From 5cb8f3ed2c046e9420d604f2d3ef2384d44189f2 Mon Sep 17 00:00:00 2001
From: kingbri <8082010+kingbri1@users.noreply.github.com>
Date: Tue, 14 Oct 2025 23:04:36 -0400
Subject: [PATCH] Config: Fix comments for max_seq_len and cache_size

The default is the minimum between max_position_embeddings and cache_size.
On AMD and older than Ampere NVIDIA GPUs, cache_size is ignored due
to not being supported by batching on exl2.

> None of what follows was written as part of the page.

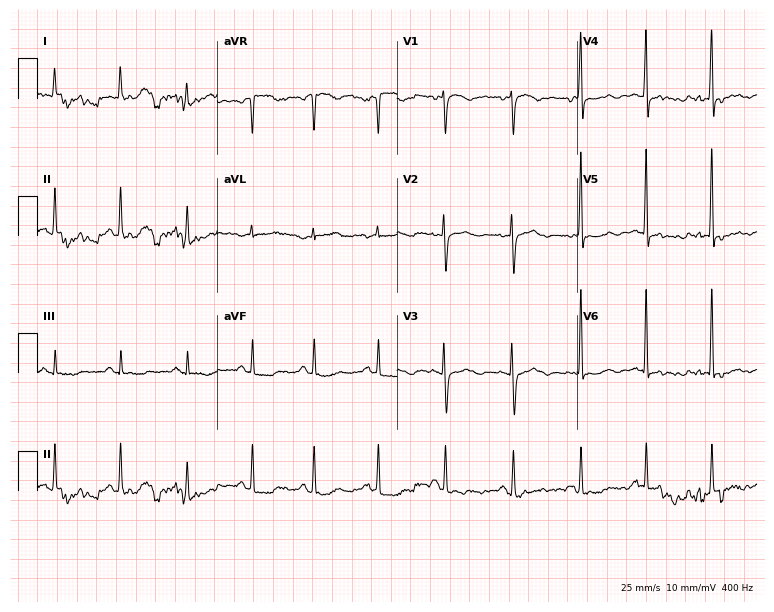
12-lead ECG from a 40-year-old man (7.3-second recording at 400 Hz). No first-degree AV block, right bundle branch block, left bundle branch block, sinus bradycardia, atrial fibrillation or sinus tachycardia recorded for this tracing. Other findings, if any, are not listed.
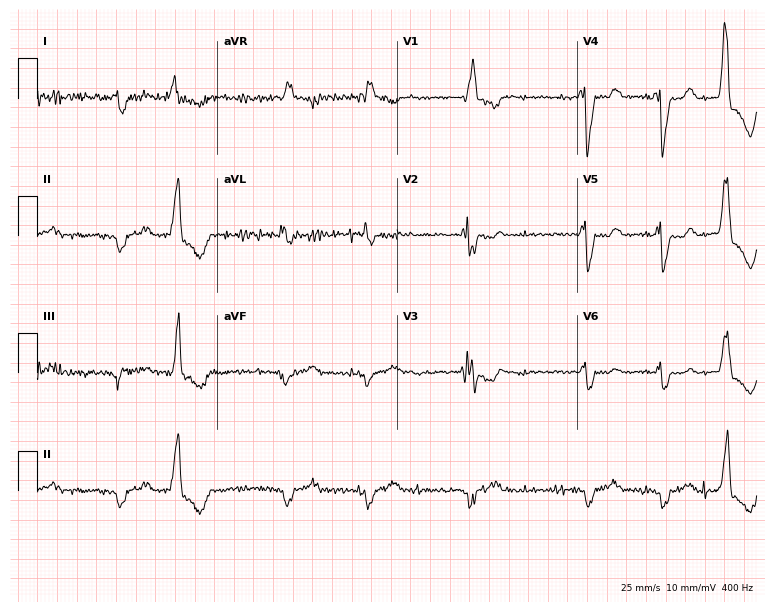
Standard 12-lead ECG recorded from a man, 69 years old. None of these six findings is recorded: first-degree AV block, right bundle branch block (RBBB), left bundle branch block (LBBB), sinus bradycardia, atrial fibrillation (AF), sinus tachycardia.

Signed-off-by: kingbri <8082010+kingbri1@users.noreply.github.com>
---
 config_sample.yml | 5 ++++-
 1 file changed, 4 insertions(+), 1 deletion(-)

diff --git a/config_sample.yml b/config_sample.yml
index 1dbc7d5..0b65f9e 100644
--- a/config_sample.yml
+++ b/config_sample.yml
@@ -78,11 +78,14 @@ model:
   # Options: exllamav2, exllamav3
   backend:
 
-  # Max sequence length (default: fetch from the model's config.json).
+  # Max sequence length (default: min(max_position_embeddings, cache_size)).
+  # Set to -1 to fetch from the model's config.json
   max_seq_len:
 
   # Size of the key/value cache to allocate, in tokens (default: 4096).
   # Must be a multiple of 256.
+  # ExllamaV2 note: On AMD GPUs and NVIDIA GPUs older than Ampere, this value
+  # is ignored. Please use max_seq_len
   cache_size:
 
   # Enable different cache modes for VRAM savings (default: FP16).